(Record extracts)

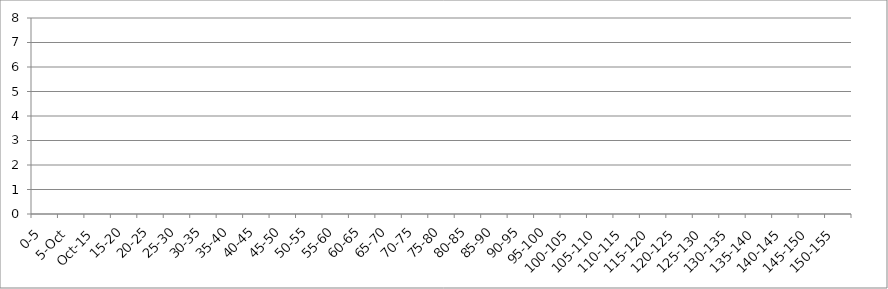
| Category | UNION_ALL | INTERSECTION_ALL | UNION(INTERSECTION_119875_146067,INTERSECTION_119875_241240,INTERSECTION_146067_241240) |
|---|---|---|---|
| 0-5 | 0 | 0 | 0 |
| 5.Oct | 0 | 0 | 0 |
| Oct.15 | 0 | 0 | 0 |
| 15-20 | 0 | 0 | 0 |
| 20-25 | 0 | 0 | 0 |
| 25-30 | 0 | 0 | 0 |
| 30-35 | 0 | 0 | 0 |
| 35-40 | 0 | 0 | 0 |
| 40-45 | 0 | 0 | 0 |
| 45-50 | 0 | 0 | 0 |
| 50-55 | 0 | 0 | 0 |
| 55-60 | 0 | 0 | 0 |
| 60-65 | 0 | 0 | 0 |
| 65-70 | 0 | 0 | 0 |
| 70-75 | 0 | 0 | 0 |
| 75-80 | 0 | 0 | 0 |
| 80-85 | 0 | 0 | 0 |
| 85-90 | 0 | 0 | 0 |
| 90-95 | 0 | 0 | 0 |
| 95-100 | 0 | 0 | 0 |
| 100-105 | 0 | 0 | 0 |
| 105-110 | 0 | 0 | 0 |
| 110-115 | 0 | 0 | 0 |
| 115-120 | 0 | 0 | 0 |
| 120-125 | 0 | 0 | 0 |
| 125-130 | 0 | 0 | 0 |
| 130-135 | 0 | 0 | 0 |
| 135-140 | 0 | 0 | 0 |
| 140-145 | 0 | 0 | 0 |
| 145-150 | 0 | 0 | 0 |
| 150-155 | 0 | 0 | 0 |
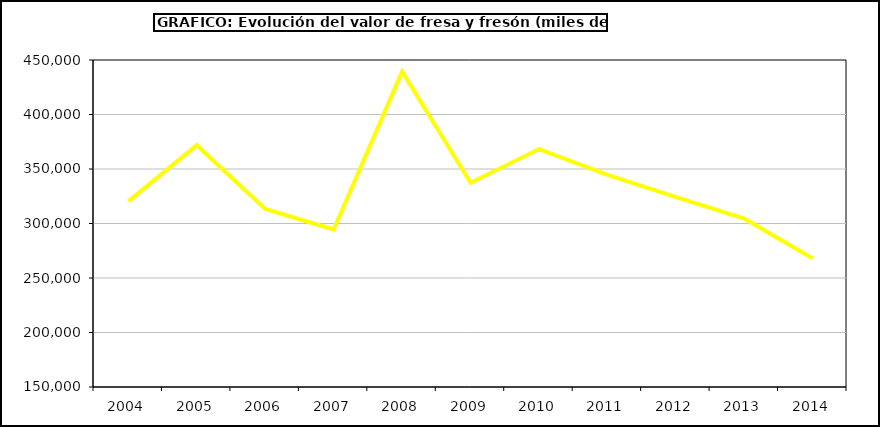
| Category | Valor |
|---|---|
| 2004.0 | 320257.22 |
| 2005.0 | 371836.542 |
| 2006.0 | 313299.78 |
| 2007.0 | 294464.98 |
| 2008.0 | 439353.128 |
| 2009.0 | 337386.548 |
| 2010.0 | 368287.313 |
| 2011.0 | 344604.077 |
| 2012.0 | 324144.524 |
| 2013.0 | 304404.377 |
| 2014.0 | 267944.247 |
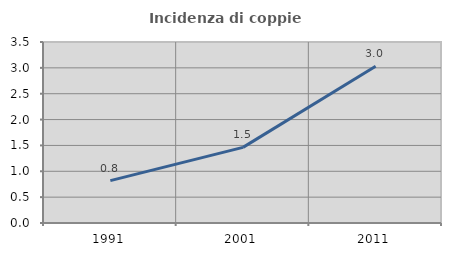
| Category | Incidenza di coppie miste |
|---|---|
| 1991.0 | 0.82 |
| 2001.0 | 1.463 |
| 2011.0 | 3.03 |
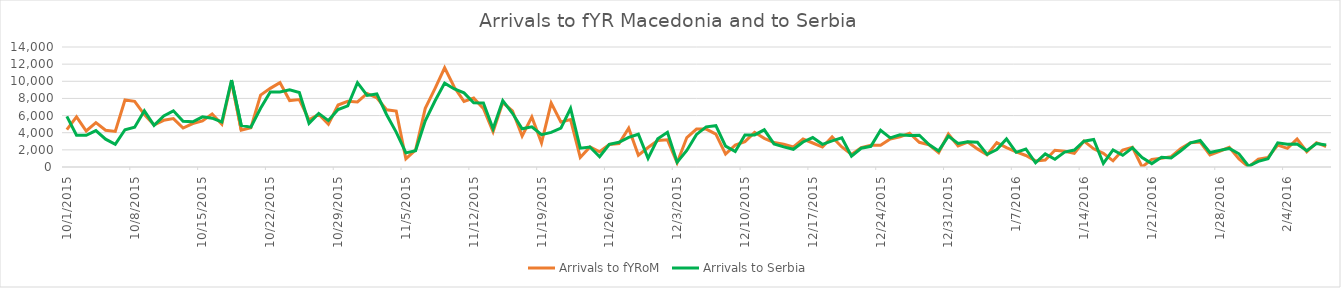
| Category | Arrivals to fYRoM | Arrivals to Serbia |
|---|---|---|
| 10/1/15 | 4370 | 5900 |
| 10/2/15 | 5853 | 3700 |
| 10/3/15 | 4202 | 3700 |
| 10/4/15 | 5181 | 4250 |
| 10/5/15 | 4282 | 3250 |
| 10/6/15 | 4156 | 2650 |
| 10/7/15 | 7816 | 4350 |
| 10/8/15 | 7663 | 4650 |
| 10/9/15 | 6107 | 6550 |
| 10/10/15 | 4922 | 4850 |
| 10/11/15 | 5448 | 5950 |
| 10/12/15 | 5645 | 6556 |
| 10/13/15 | 4551 | 5330 |
| 10/14/15 | 5073 | 5280 |
| 10/15/15 | 5373 | 5850 |
| 10/16/15 | 6181 | 5700 |
| 10/17/15 | 4988 | 5250 |
| 10/18/15 | 10005 | 10150 |
| 10/19/15 | 4299 | 4850 |
| 10/20/15 | 4584 | 4650 |
| 10/21/15 | 8384 | 6850 |
| 10/22/15 | 9174 | 8750 |
| 10/23/15 | 9840 | 8750 |
| 10/24/15 | 7752 | 9000 |
| 10/25/15 | 7864 | 8700 |
| 10/26/15 | 5500 | 5100 |
| 10/27/15 | 6146 | 6257 |
| 10/28/15 | 5000 | 5415 |
| 10/29/15 | 7231 | 6700 |
| 10/30/15 | 7663 | 7138 |
| 10/31/15 | 7590 | 9834 |
| 11/1/15 | 8584 | 8354 |
| 11/2/15 | 8075 | 8521 |
| 11/3/15 | 6682 | 6129 |
| 11/4/15 | 6532 | 4073 |
| 11/5/15 | 960 | 1652 |
| 11/6/15 | 1987 | 1906 |
| 11/7/15 | 6847 | 5397 |
| 11/8/15 | 9148 | 7695 |
| 11/9/15 | 11572 | 9785 |
| 11/10/15 | 9305 | 9107 |
| 11/11/15 | 7651 | 8648 |
| 11/12/15 | 8038 | 7500 |
| 11/13/15 | 6826 | 7464 |
| 11/14/15 | 4107 | 4453 |
| 11/15/15 | 7511 | 7734 |
| 11/16/15 | 6557 | 6267 |
| 11/17/15 | 3621 | 4460 |
| 11/18/15 | 5831 | 4694 |
| 11/19/15 | 2816 | 3765 |
| 11/20/15 | 7453 | 4042 |
| 11/21/15 | 5255 | 4527 |
| 11/22/15 | 5539 | 6826 |
| 11/23/15 | 1113 | 2201 |
| 11/24/15 | 2347 | 2335 |
| 11/25/15 | 1779 | 1194 |
| 11/26/15 | 2617 | 2636 |
| 11/27/15 | 2744 | 2878 |
| 11/28/15 | 4520 | 3454 |
| 11/29/15 | 1373 | 3825 |
| 11/30/15 | 2270 | 1009 |
| 12/1/15 | 3094 | 3284 |
| 12/2/15 | 3174 | 4040 |
| 12/3/15 | 494 | 553 |
| 12/4/15 | 3436 | 1927 |
| 12/5/15 | 4430 | 3799 |
| 12/6/15 | 4425 | 4686 |
| 12/7/15 | 3826 | 4823 |
| 12/8/15 | 1508 | 2437 |
| 12/9/15 | 2550 | 1807 |
| 12/10/15 | 2956 | 3723 |
| 12/11/15 | 4047 | 3747 |
| 12/12/15 | 3338 | 4339 |
| 12/13/15 | 2849 | 2698 |
| 12/14/15 | 2644 | 2353 |
| 12/15/15 | 2349 | 2067 |
| 12/16/15 | 3264 | 2916 |
| 12/17/15 | 2801 | 3438 |
| 12/18/15 | 2332 | 2649 |
| 12/19/15 | 3515 | 3052 |
| 12/20/15 | 2338 | 3405 |
| 12/21/15 | 1470 | 1253 |
| 12/22/15 | 2272 | 2186 |
| 12/23/15 | 2529 | 2415 |
| 12/24/15 | 2529 | 4279 |
| 12/25/15 | 3268 | 3390 |
| 12/26/15 | 3521 | 3757 |
| 12/27/15 | 3938 | 3674 |
| 12/28/15 | 2884 | 3708 |
| 12/29/15 | 2577 | 2629 |
| 12/30/15 | 1665 | 1879 |
| 12/31/15 | 3848 | 3602 |
| 1/1/16 | 2454 | 2745 |
| 1/2/16 | 2918 | 2947 |
| 1/3/16 | 2112 | 2889 |
| 1/4/16 | 1415 | 1462 |
| 1/5/16 | 2842 | 2041 |
| 1/6/16 | 2258 | 3273 |
| 1/7/16 | 1776 | 1715 |
| 1/8/16 | 1344 | 2100 |
| 1/9/16 | 715 | 489 |
| 1/10/16 | 819 | 1538 |
| 1/11/16 | 1959 | 905 |
| 1/12/16 | 1840 | 1743 |
| 1/13/16 | 1600 | 1973 |
| 1/14/16 | 3022 | 3006 |
| 1/15/16 | 2119 | 3213 |
| 1/16/16 | 1598 | 415 |
| 1/17/16 | 720 | 1995 |
| 1/18/16 | 1980 | 1362 |
| 1/19/16 | 2298 | 2244 |
| 1/20/16 | 0 | 1113 |
| 1/21/16 | 892 | 397 |
| 1/22/16 | 1030 | 1134 |
| 1/23/16 | 1208 | 1064 |
| 1/24/16 | 2174 | 1895 |
| 1/25/16 | 2836 | 2827 |
| 1/26/16 | 2908 | 3091 |
| 1/27/16 | 1402 | 1695 |
| 1/28/16 | 1837 | 1940 |
| 1/29/16 | 2292 | 2167 |
| 1/30/16 | 931 | 1540 |
| 1/31/16 | 0 | 103 |
| 2/1/16 | 908 | 660 |
| 2/2/16 | 1121 | 966 |
| 2/3/16 | 2558 | 2825 |
| 2/4/16 | 2173 | 2653 |
| 2/5/16 | 3259 | 2694 |
| 2/6/16 | 1780 | 1901 |
| 2/7/16 | 2838 | 2739 |
| 2/8/16 | 2392 | 2563 |
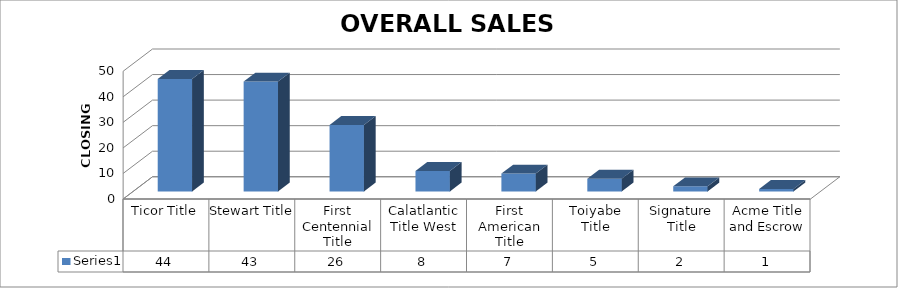
| Category | Series 0 |
|---|---|
| Ticor Title | 44 |
| Stewart Title | 43 |
| First Centennial Title | 26 |
| Calatlantic Title West | 8 |
| First American Title | 7 |
| Toiyabe Title | 5 |
| Signature Title | 2 |
| Acme Title and Escrow | 1 |

(End Record extracts)

Task statement>
Leaving the pictures out, set down exactly the lines from the one with "2454 | 2745 |" through the end of the records.

Your solution>
| 1/1/16 | 2454 | 2745 |
| 1/2/16 | 2918 | 2947 |
| 1/3/16 | 2112 | 2889 |
| 1/4/16 | 1415 | 1462 |
| 1/5/16 | 2842 | 2041 |
| 1/6/16 | 2258 | 3273 |
| 1/7/16 | 1776 | 1715 |
| 1/8/16 | 1344 | 2100 |
| 1/9/16 | 715 | 489 |
| 1/10/16 | 819 | 1538 |
| 1/11/16 | 1959 | 905 |
| 1/12/16 | 1840 | 1743 |
| 1/13/16 | 1600 | 1973 |
| 1/14/16 | 3022 | 3006 |
| 1/15/16 | 2119 | 3213 |
| 1/16/16 | 1598 | 415 |
| 1/17/16 | 720 | 1995 |
| 1/18/16 | 1980 | 1362 |
| 1/19/16 | 2298 | 2244 |
| 1/20/16 | 0 | 1113 |
| 1/21/16 | 892 | 397 |
| 1/22/16 | 1030 | 1134 |
| 1/23/16 | 1208 | 1064 |
| 1/24/16 | 2174 | 1895 |
| 1/25/16 | 2836 | 2827 |
| 1/26/16 | 2908 | 3091 |
| 1/27/16 | 1402 | 1695 |
| 1/28/16 | 1837 | 1940 |
| 1/29/16 | 2292 | 2167 |
| 1/30/16 | 931 | 1540 |
| 1/31/16 | 0 | 103 |
| 2/1/16 | 908 | 660 |
| 2/2/16 | 1121 | 966 |
| 2/3/16 | 2558 | 2825 |
| 2/4/16 | 2173 | 2653 |
| 2/5/16 | 3259 | 2694 |
| 2/6/16 | 1780 | 1901 |
| 2/7/16 | 2838 | 2739 |
| 2/8/16 | 2392 | 2563 |
| Category | Series 0 |
|---|---|
| Ticor Title | 44 |
| Stewart Title | 43 |
| First Centennial Title | 26 |
| Calatlantic Title West | 8 |
| First American Title | 7 |
| Toiyabe Title | 5 |
| Signature Title | 2 |
| Acme Title and Escrow | 1 |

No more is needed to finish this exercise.